For M.D.R music is music and not a vocal stunt to earn popularity. He remains unaffected by the gibes of critics and by the neglect of his art by a people who are today corrupted by the cacophony of film music. A popular Tamil magazine went so far to call him a clown.

M.D.R is a student of "Tiger" Varadachariar, but his music has no fangs - few musicians remember their guru with such fervor as he. Few musicians in India - I am here not excluding Hindustani vocalists - have the richness of his voice. His voice seems to originate from the depths of his being. It is not a mere oral or laryngeal exercise - and it seems to capture all the unheard melodies in the wind, in streams flowing past thickets of bamboo, the gurgle of pots filled with water by beautiful girls on the ghats of the Ganga.

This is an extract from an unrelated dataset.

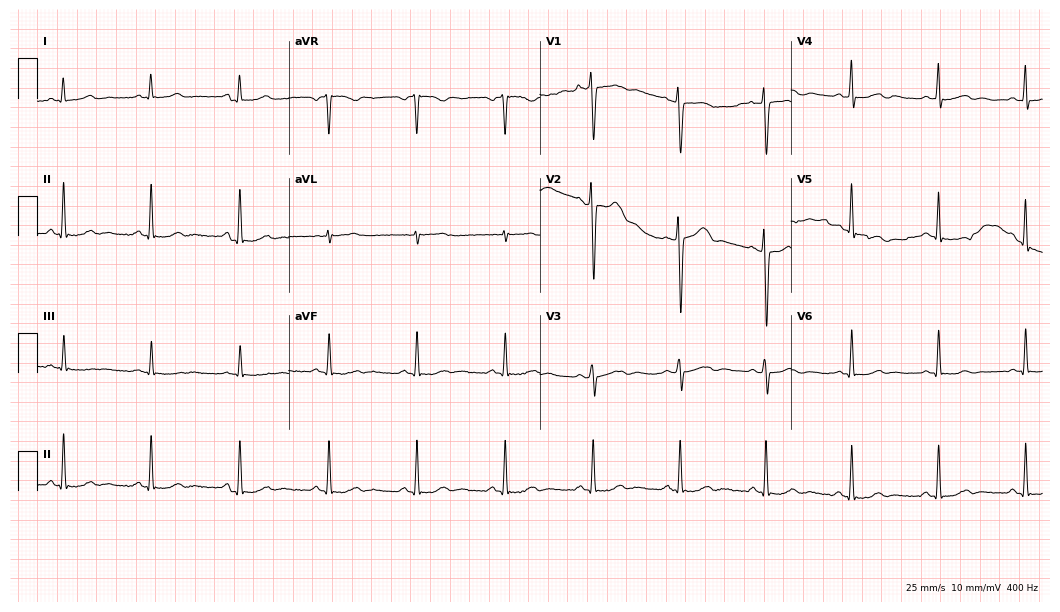
Standard 12-lead ECG recorded from a woman, 40 years old. Read as a normal ECG.
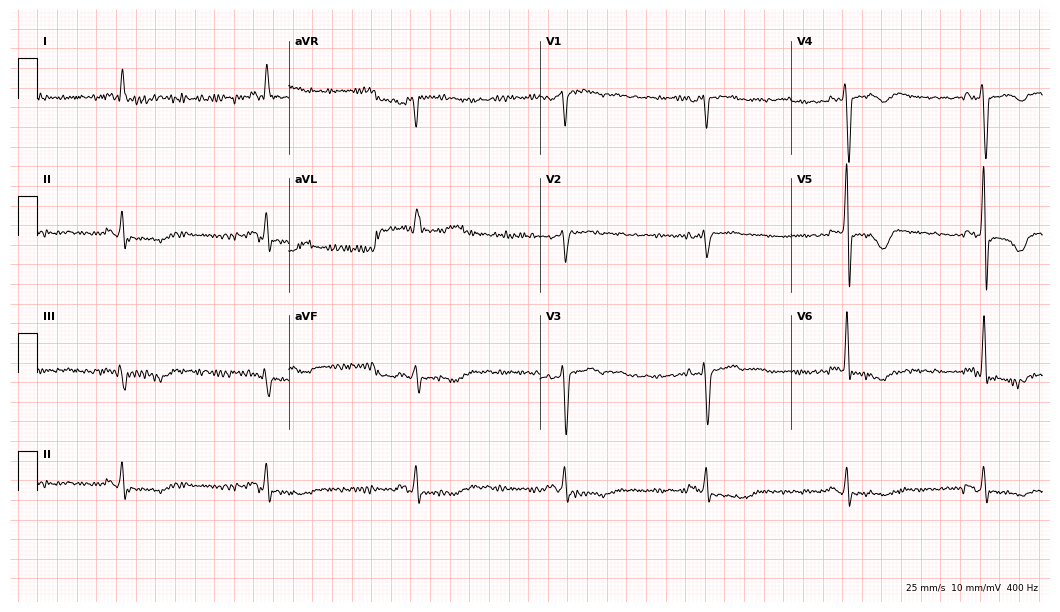
12-lead ECG from a 61-year-old male patient. No first-degree AV block, right bundle branch block (RBBB), left bundle branch block (LBBB), sinus bradycardia, atrial fibrillation (AF) or sinus tachycardia recorded for this tracing.
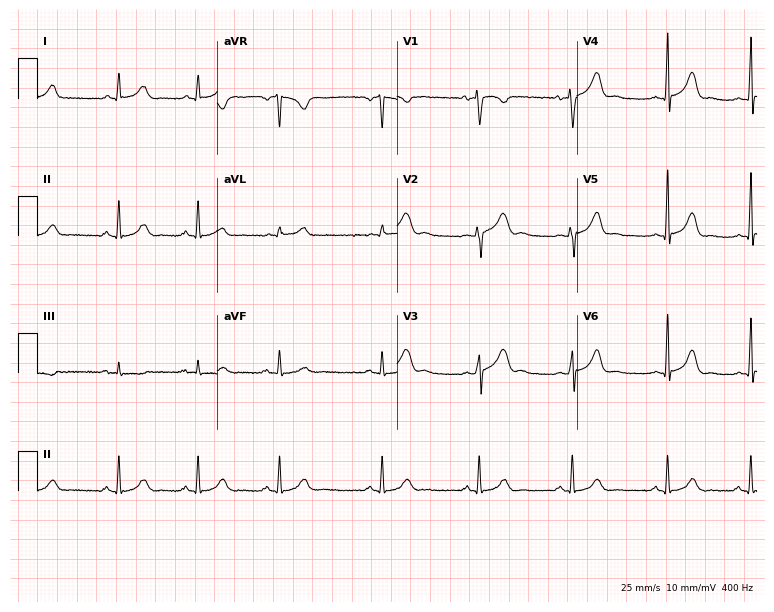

M.D.R sings in vilambitam to Southern audiences who are used to musicians singing in tempi reminiscent of an express train racing past a backwoods station. His accompanists find him difficult because of his low shruti and the unexpected turns in his singing. He is one of the few creative musicians in the country, but his creativeness does not consist in discovering new ragas but in his very music. His alapanas are not excessively long and his solfa singing or swaraprasthara is always brief but full of original phrases and enchanting. The compositions of great masters are invested with classicism when he renders them and they become meaningful and not empty sound. Listen to him singing a thillana. There are others who make their thillanas intricate and complex structures. M.D.R's are playful, the swaras come dancing, they are like a scattering of flowers. The word often used by our music critics is "scintillating". No, no, M.D.R does not scintillate. He does more. He goes beyond other musicians to make his art aesthetically and emotionally elevating.
I have personally found M.D.R's music a liberating experience. If it casts a spell it is not to bind you but to free you from the limitations of time and space. In a little snatch of M.D.R's melody I have sought an eternity and I have been so moved as to be in tears. Music such as his makes one humble and listening to it one goes beyond oneself, one transcends oneself. This, I feel, is pure joy untainted by anything.

M.D.R became 60 years old last month. The seven swaras must have been gay on the occasion and the ragas must have lighted lamps if not candles, on the day. The Music Academy of Madras and the Sangeet Natak Academy of Delhi seem to be deaf to his music. Other musicians go to Paris and New York to propagate our music. M.D.Ramanathan lives in his little home in Adyar, Madras, and creates a world of music of his own. His only avocation is nadopasana. Tyagayya songs in Kalyanavasantham: Naduloludai Brahmanandamandave manasa (Immersed in nada you will attain, O mind, the joy of the Brahman). For him his Tyagaraja, his Muttuswami Dikshitar, his Shyama Sastri. Nothing else matters to him. And, listening to him, I have often wondered if anything matters other than music.